In its 26th season, “Saturday Night Live” is still going strong. The 90-minute show began in 1975 and featured the “not ready for primetime players.” These cast members included such well-known names as Dan Ackroyd, Bill Murray and Gilda Radner. “SNL” was a first of its kind. With a different celebrity guest and musical act each week. The group would then takes on anything and everything it felt could and needed to be satirized. One such example is the “Weekend Update” in which the world of news is satirized. Over the years the anchors have changed, but the element of spoofing the news has remained consistently funny. This satirical look at the news led, of course, to the great presidential parodies still popular today.

Oddly, the show didn’t initially take off. Eventually, though, it caught on and has been thriving even since. Its blend of comedy and music started to appeal to many people and has landed countless nominations and awards from the American Comedy groups, TV Guide and its readers and, of course, the Emmys. The basis for the show came directly from its creator and point man Lorne Michaels. He has been behind the scenes of the show since the beginning and occasionally does cameos on it.

Yet, perhaps the main thing “SNL” is known for is its cast. The ensemble has changed a lot over the years, but one thing is true for the “players,” 95 percent of them have gone on to film careers. Granted not all of them have been good film careers, but “SNL” has served as the vehicle of movement from the small screen to the big screen. Adam Sandler, Chris Farley and Mike Myers all got their starts on “Saturday Night Live.” Each has created his own distinct character that many people tuned in each week to see. From Matt Foley, motivational speaker to The Church Lady, each had a style all their own.

Compare that to “Mad TV,” and it may seem like the FOX show could never come out of the “SNL” shadow, but that is only at first glance. The show premiered in fall 1995 and last year passed the coveted 100th episode milestone.

Airing a half-hour before “SNL,” this hour-long show takes the “SNL” style and does the opposite. Based on the hit, “Mad Magazine,” the show is edgier and further tests the boundaries than its nightly competitor. It is a surprise the show gets away with some of the skits it pulls off, especially holding an early time slot.

“MAD TV” does things its own way. It is not live. “SNL” is one of the few nighttime shows that is live for every episode. This makes the show stand out. “MAD TV” has no catch phrase to start the show and most sketches are not based on real events; they are creations of the show’s ensemble cast. Yes, of course the show does mix in the occasional presidential banter (who couldn’t pass up a chance to at least mention the name “Monica”), but “SNL” is more advanced in that field.
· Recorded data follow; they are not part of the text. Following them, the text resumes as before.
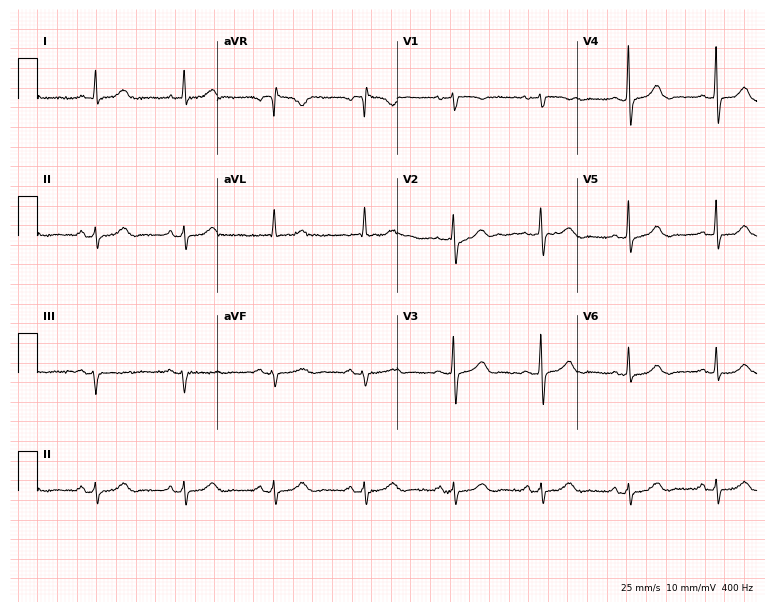
12-lead ECG (7.3-second recording at 400 Hz) from a 66-year-old woman. Screened for six findings — first-degree AV block, right bundle branch block, left bundle branch block, sinus bradycardia, atrial fibrillation, sinus tachycardia — none is recorded. Other findings, if any, are not listed.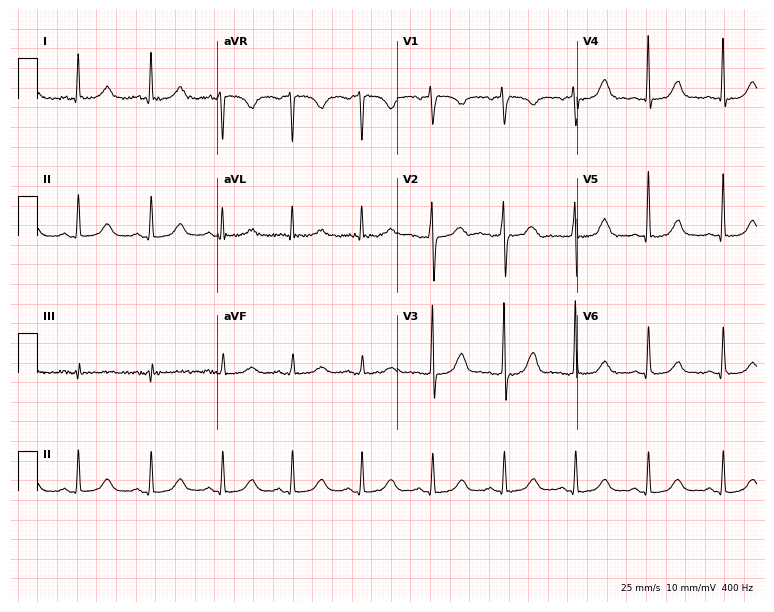
Resting 12-lead electrocardiogram. Patient: a 60-year-old male. Read as a normal ECG.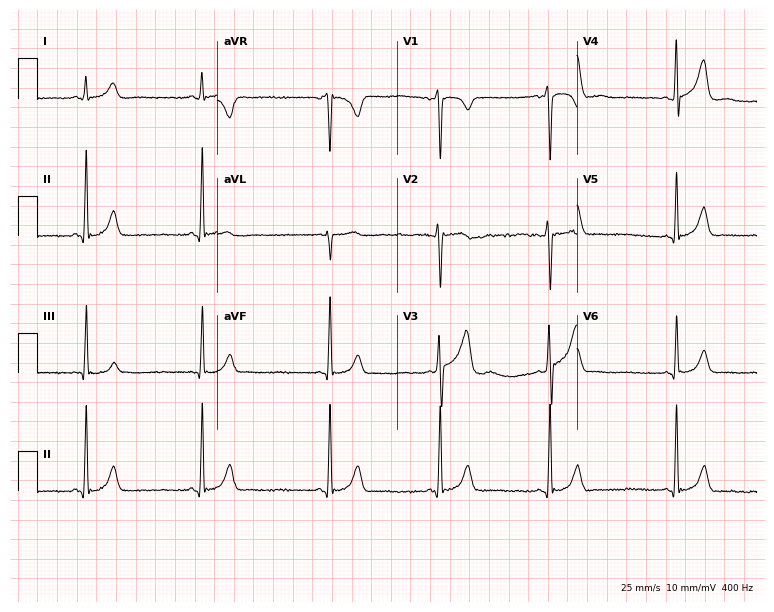
Electrocardiogram, a man, 21 years old. Of the six screened findings (first-degree AV block, right bundle branch block, left bundle branch block, sinus bradycardia, atrial fibrillation, sinus tachycardia), none is recorded. Findings outside these six are not listed.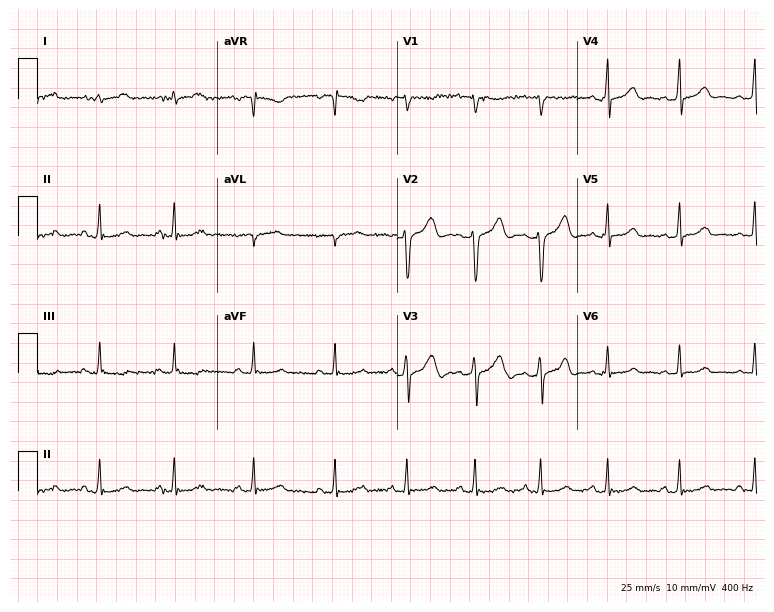
12-lead ECG (7.3-second recording at 400 Hz) from a female patient, 24 years old. Screened for six findings — first-degree AV block, right bundle branch block (RBBB), left bundle branch block (LBBB), sinus bradycardia, atrial fibrillation (AF), sinus tachycardia — none is recorded. Other findings, if any, are not listed.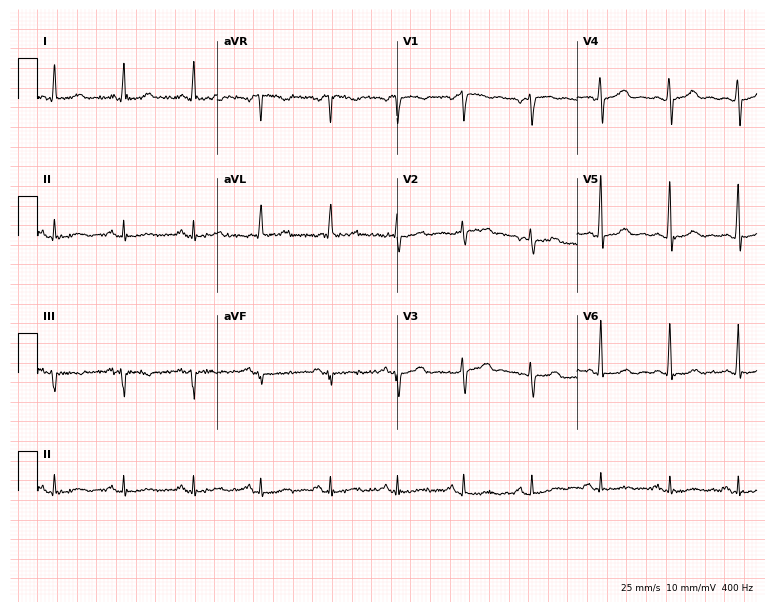
ECG — a female patient, 52 years old. Screened for six findings — first-degree AV block, right bundle branch block, left bundle branch block, sinus bradycardia, atrial fibrillation, sinus tachycardia — none is recorded.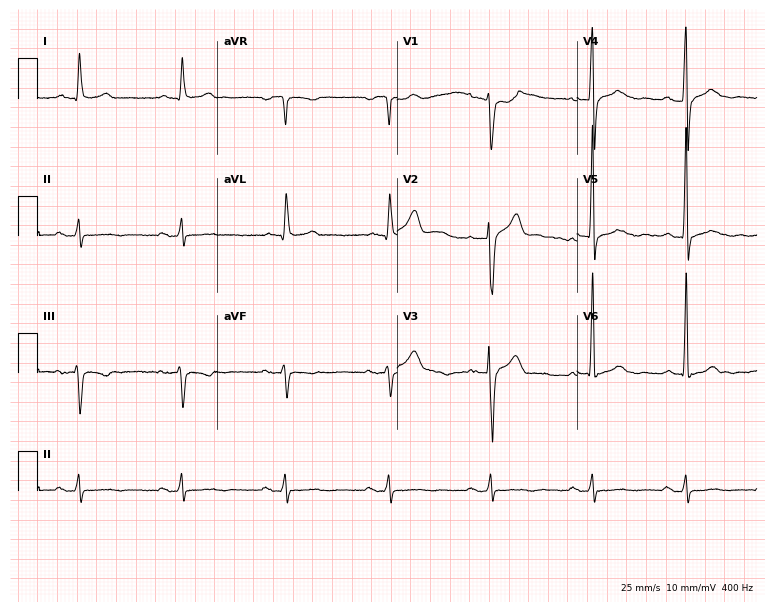
12-lead ECG from a 63-year-old man (7.3-second recording at 400 Hz). No first-degree AV block, right bundle branch block, left bundle branch block, sinus bradycardia, atrial fibrillation or sinus tachycardia recorded for this tracing. Only these six findings were labelled.

Here are the main differences between the shows. For starters “MAD TV” does not have a different guest host every week. Insteadit incorporates the guest celebrities into the sketches and sometimes hype their appearance, but sometimes they don’t and simply allow it be a surprise for their fans. “SNL” occasionally adds a guest star into the mix along side the guest host, but “MAD TV” as of late has been doing it more.
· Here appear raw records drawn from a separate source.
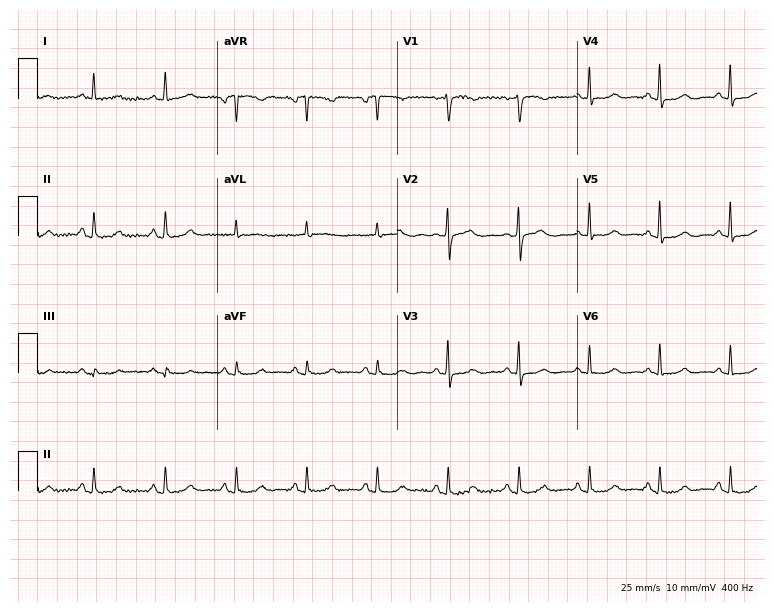
12-lead ECG from a 76-year-old female. Labelled as a normal ECG.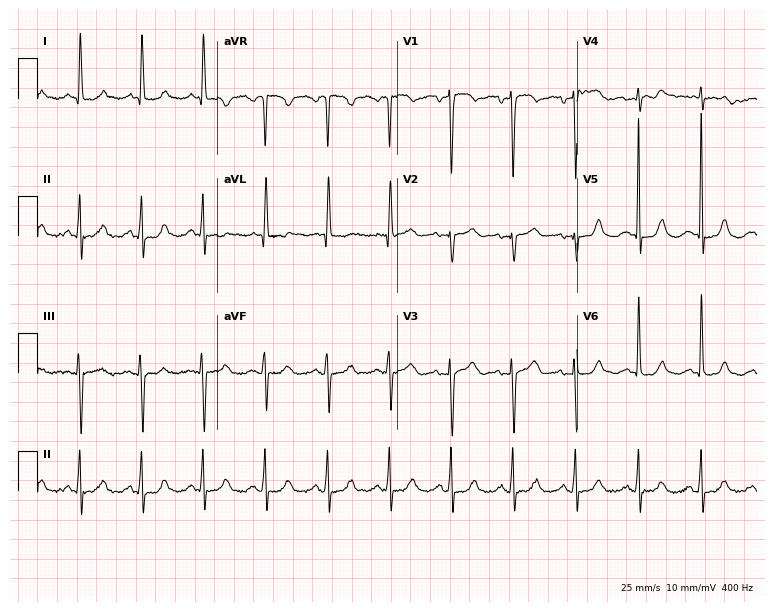
ECG (7.3-second recording at 400 Hz) — a woman, 74 years old. Screened for six findings — first-degree AV block, right bundle branch block, left bundle branch block, sinus bradycardia, atrial fibrillation, sinus tachycardia — none is recorded. Findings outside these six are not listed.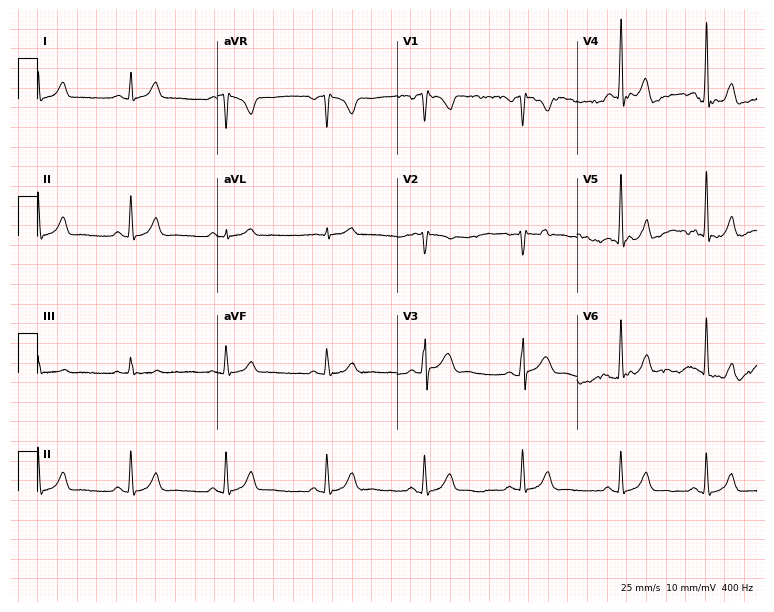
12-lead ECG from a 41-year-old male. Recorded interpretation: within normal limits.

“MAD TV” does follow an almost identical musical path as “SNL.” Generally there is a musical guest, but viewers do not know who the guest will be before the show airs.
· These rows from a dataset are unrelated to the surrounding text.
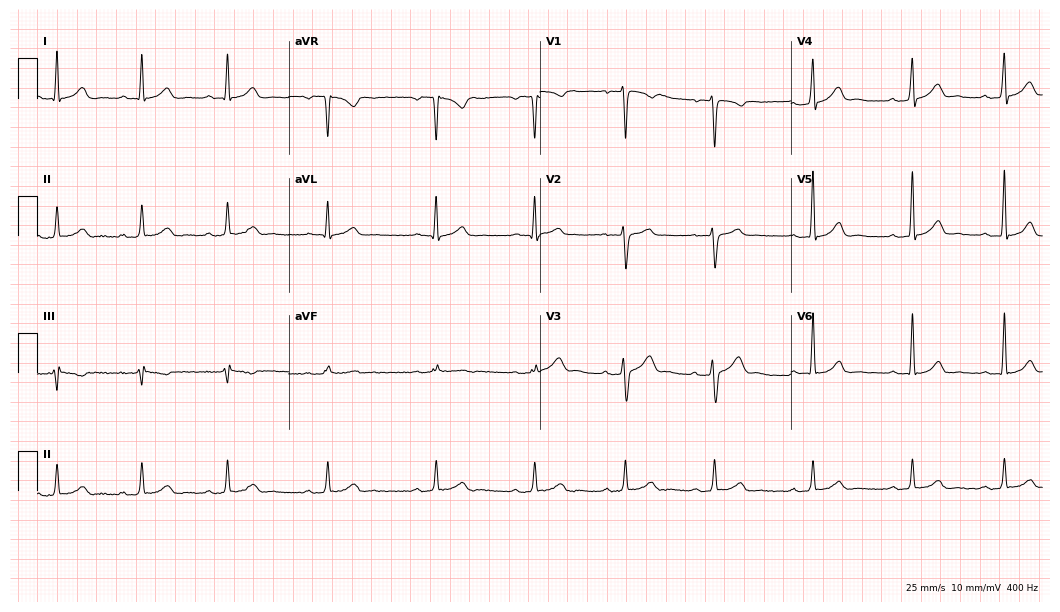
Electrocardiogram, a 29-year-old male patient. Overall reading on record: normal ECG.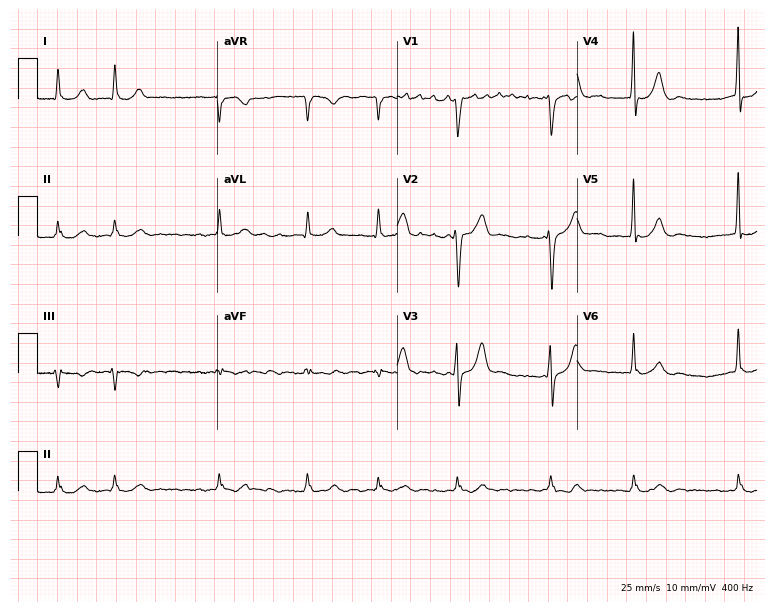
12-lead ECG from a man, 70 years old. Findings include atrial fibrillation.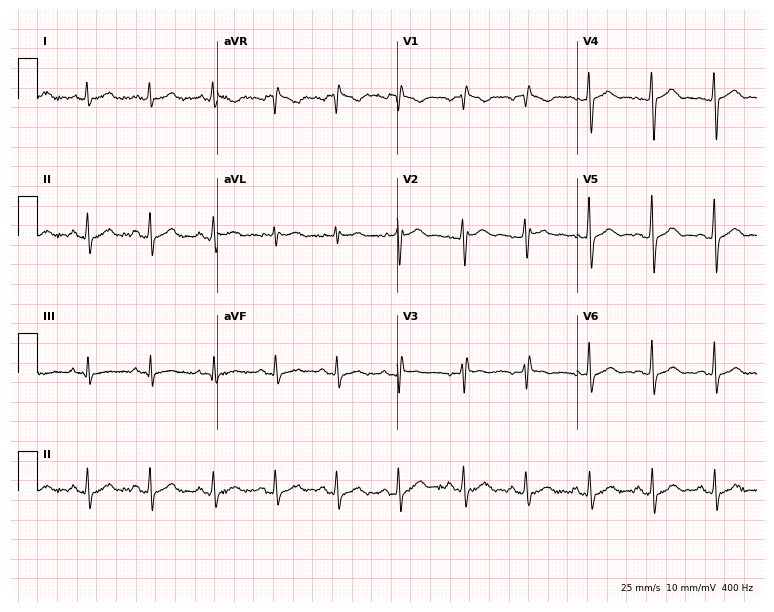
Electrocardiogram, a 52-year-old man. Of the six screened findings (first-degree AV block, right bundle branch block, left bundle branch block, sinus bradycardia, atrial fibrillation, sinus tachycardia), none is recorded.

The two shows draw their cast members from the same pools; either from “The Groundlings,” the “Kids In The Hall” or the “Second Comedy Theatre” in Toronto. These ensembles are made up of some of today’s top young comic stars. Both show’s material is fresh and lively. Its style is all there own, yet “SNL” has the edge by being live, but “MAD” has the advantage of being newer. Each show has its own voice but to decide which one is better is best left up to the fans.